● **Information provided**
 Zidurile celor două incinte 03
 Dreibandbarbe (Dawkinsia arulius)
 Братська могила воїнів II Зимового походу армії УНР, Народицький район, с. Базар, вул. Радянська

● **Required action**
Repeat the listing in full so that each line matches exactly.

● **Output**
 Zidurile celor două incinte 03
 Dreibandbarbe (Dawkinsia arulius)
 Братська могила воїнів II Зимового походу армії УНР, Народицький район, с. Базар, вул. Радянська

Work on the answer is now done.